**Work to complete**. Omit the pictures and output every entry below exactly as written.
===== Input material
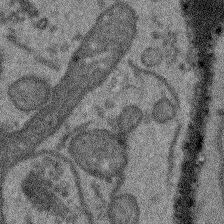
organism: Arabidopsis thaliana
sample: Root tip
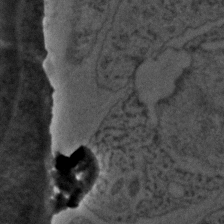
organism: C. elegans
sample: C. elegans embryo
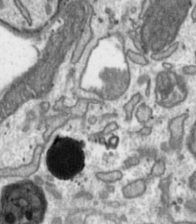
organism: Toxoplasma gondii
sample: Parasites in a vacuole inside a host cell
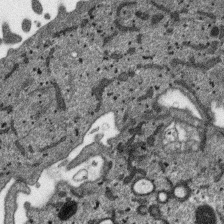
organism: Human
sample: Lung epithelial cells infected with SARS-CoV-2
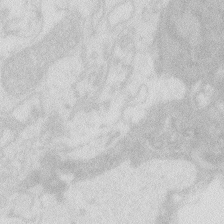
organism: Zebrafish
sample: Macrophage
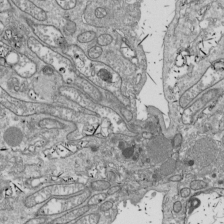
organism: Drosophila
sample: Cell division; meiosis; drosophila spermatocytes
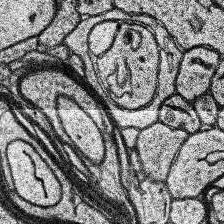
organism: Human
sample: Temporal Lobe
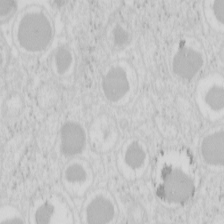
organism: Mouse
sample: Pancreas
==========
**The completed task**.
organism: Arabidopsis thaliana
sample: Root tip
organism: C. elegans
sample: C. elegans embryo
organism: Toxoplasma gondii
sample: Parasites in a vacuole inside a host cell
organism: Human
sample: Lung epithelial cells infected with SARS-CoV-2
organism: Zebrafish
sample: Macrophage
organism: Drosophila
sample: Cell division; meiosis; drosophila spermatocytes
organism: Human
sample: Temporal Lobe
organism: Mouse
sample: Pancreas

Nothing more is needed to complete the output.